Für viele Teilnehmer dürfte dabei besonders der direkte Kontakt zu Bristell-CEO Martin Bříštěla interessant gewesen sein. Ein solcher persönlicher Austausch bietet eine ganz andere Möglichkeit, Erfahrungen und Anregungen weiterzugeben, als dies beispielsweise über E-Mail oder soziale Medien möglich wäre.

Aus den während der Veranstaltung veröffentlichten Erfahrungsberichten ergaben sich einige wiederkehrende Punkte. Viele Besucher waren überrascht von der Breite des Cockpits und dem damit verbundenen Platzangebot. Auch die große Kabinenhaube sorgte regelmäßig für Aufmerksamkeit. Das weitreichende Sichtfeld gehört zu den markanten Eigenschaften der Bristell und wird im Cockpit unmittelbar erlebbar.

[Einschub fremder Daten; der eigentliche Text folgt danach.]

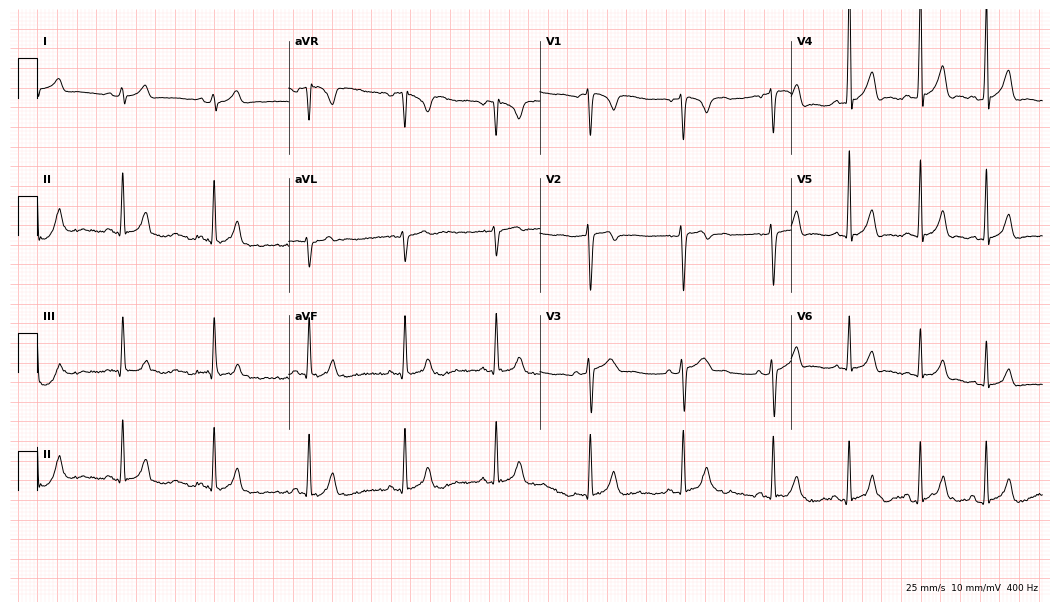
Resting 12-lead electrocardiogram. Patient: a male, 18 years old. None of these six findings is recorded: first-degree AV block, right bundle branch block, left bundle branch block, sinus bradycardia, atrial fibrillation, sinus tachycardia.
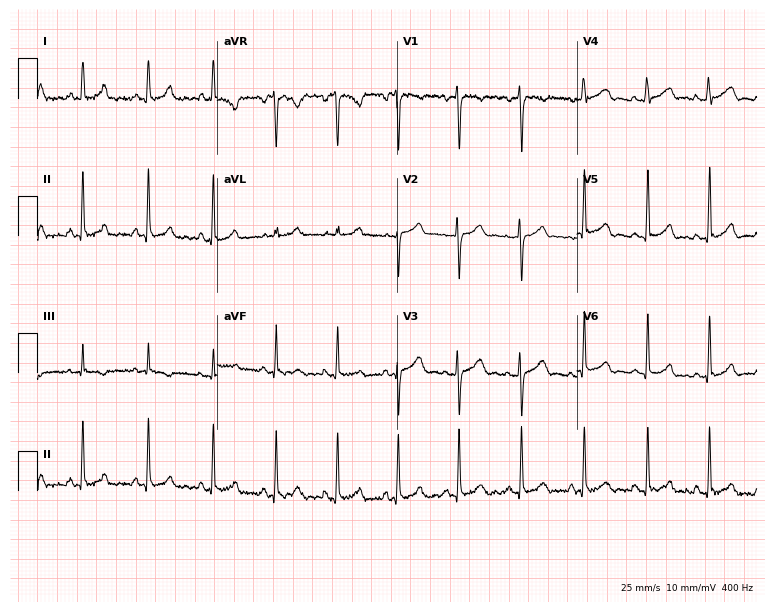
ECG — a woman, 35 years old. Labelled as a normal ECG.
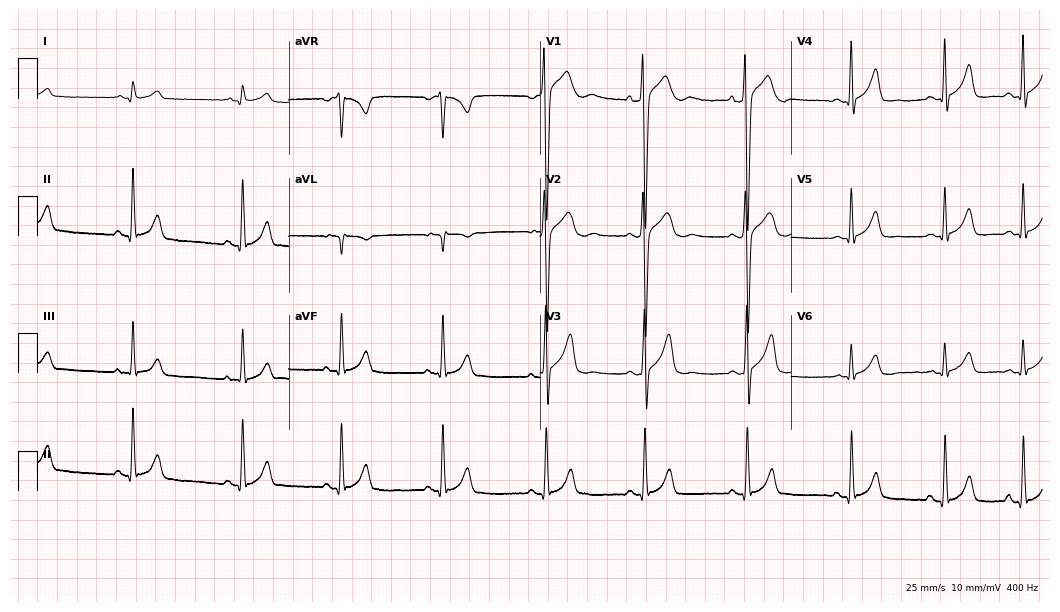
ECG (10.2-second recording at 400 Hz) — a 17-year-old man. Labelled as a normal ECG.
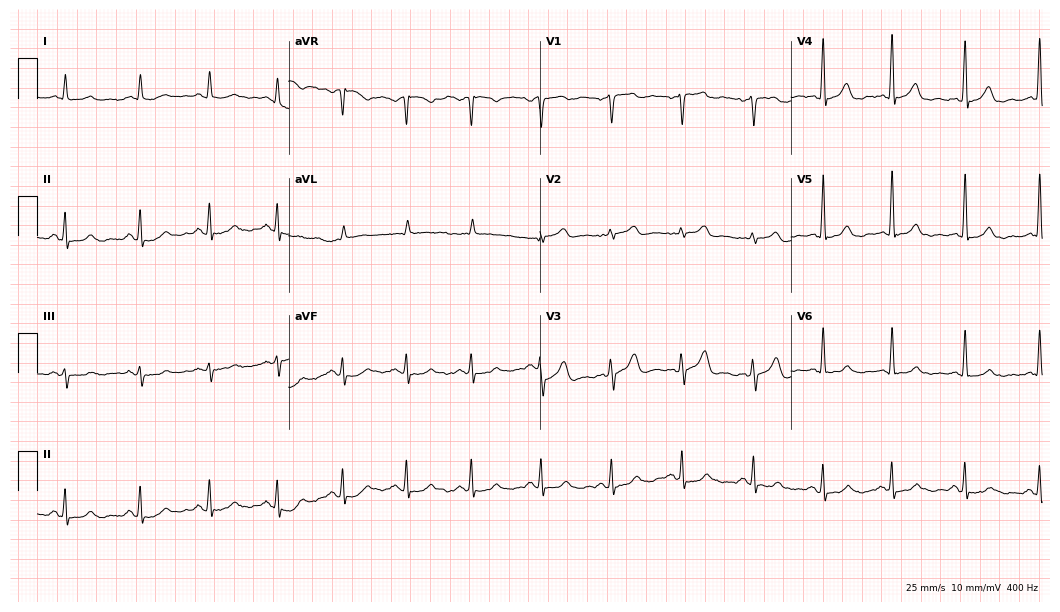
12-lead ECG from a male, 53 years old. Recorded interpretation: within normal limits.

Ebenso häufig angesprochen wurde die Garmin-Avionik und die Möglichkeit, das Panel entsprechend den eigenen Anforderungen zu konfigurieren. Zusammen mit den verschiedenen Rotax-Motorisierungen ergeben sich damit zahlreiche Möglichkeiten, ein Flugzeug auf den vorgesehenen Einsatzzweck abzustimmen.

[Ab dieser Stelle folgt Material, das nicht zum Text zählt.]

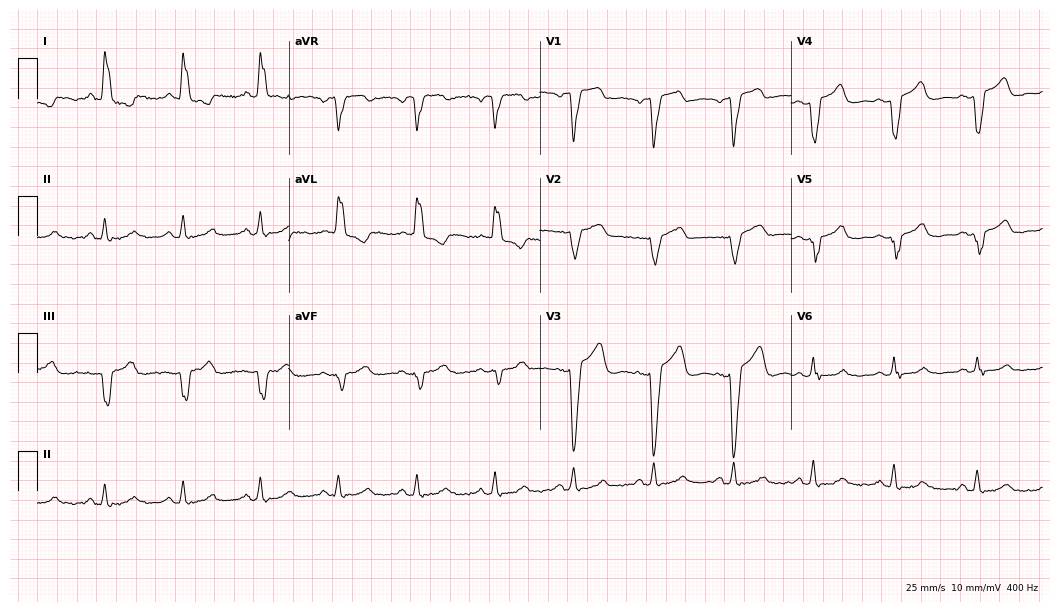
Resting 12-lead electrocardiogram. Patient: a female, 61 years old. The tracing shows left bundle branch block.
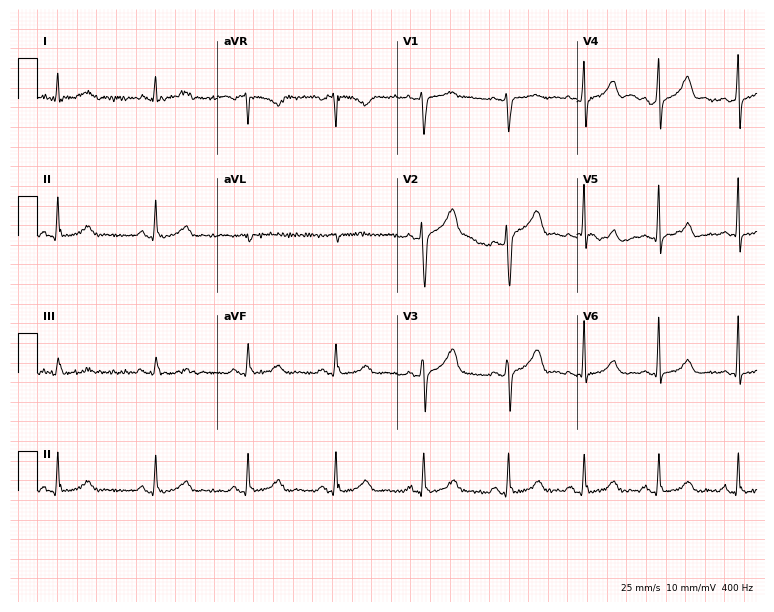
Electrocardiogram, a 63-year-old man. Overall reading on record: normal ECG.

Auch die Verarbeitung der in Tschechien gefertigten Ganzmetallflugzeuge wurde von vielen Besuchern aufmerksam betrachtet. Bristell fertigt seine Flugzeuge in Kunovice, Tschechien, und ist seit 2009 als Hersteller tätig.

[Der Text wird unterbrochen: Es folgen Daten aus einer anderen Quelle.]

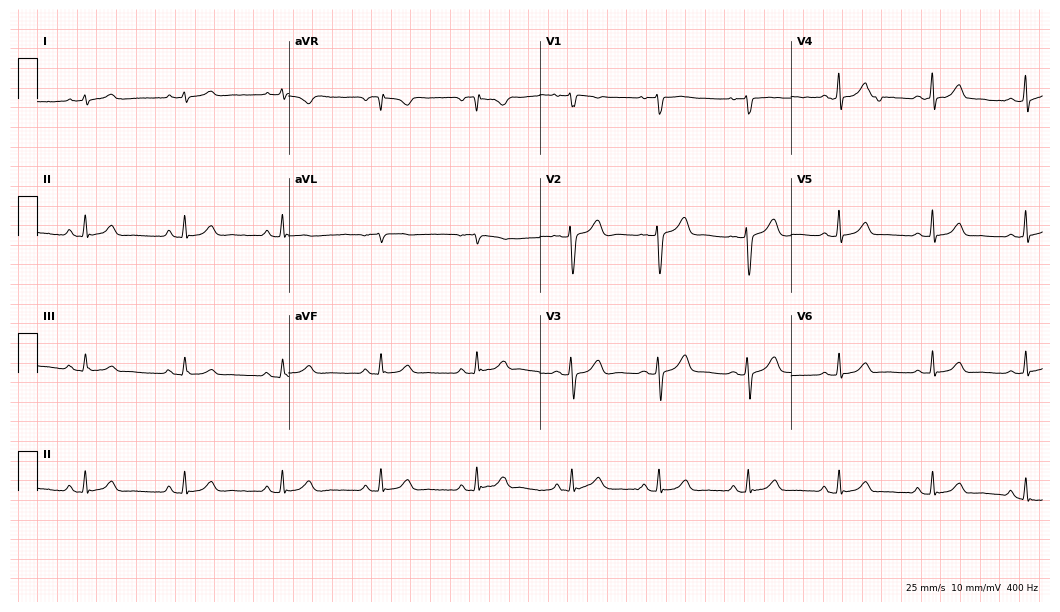
ECG (10.2-second recording at 400 Hz) — a female patient, 31 years old. Labelled as a normal ECG.

Gerade eine Veranstaltung wie Oshkosh bietet hierfür die passende Umgebung: Flugzeuge werden nicht nur aus der Distanz betrachtet, sondern ausgiebig besichtigt, angefasst und im Detail verglichen.

Mit fünf ausgestellten Flugzeugen, zahlreichen Gesprächen, voll ausgebuchten Demo-Flügen und der ersten eigenen Owner-Veranstaltung war die EAA AirVenture Oshkosh 2026 für Bristell ein besonderes Ereignis.

Für uns als deutschen Bristell-Händler ist es besonders spannend zu sehen, wie sich die Marke international weiterentwickelt und welche Resonanz die Flugzeuge bei Piloten und Besuchern erhalten. Oshkosh hat einmal mehr gezeigt, dass moderne Leichtflugzeuge nicht nur aus technischen Daten bestehen. Im Mittelpunkt stehen Menschen, ihre Begeisterung fürs Fliegen und die Frage, welches Flugzeug am besten zu den eigenen Vorstellungen passt.

Und genau dafür bietet eine Bristell viele Möglichkeiten.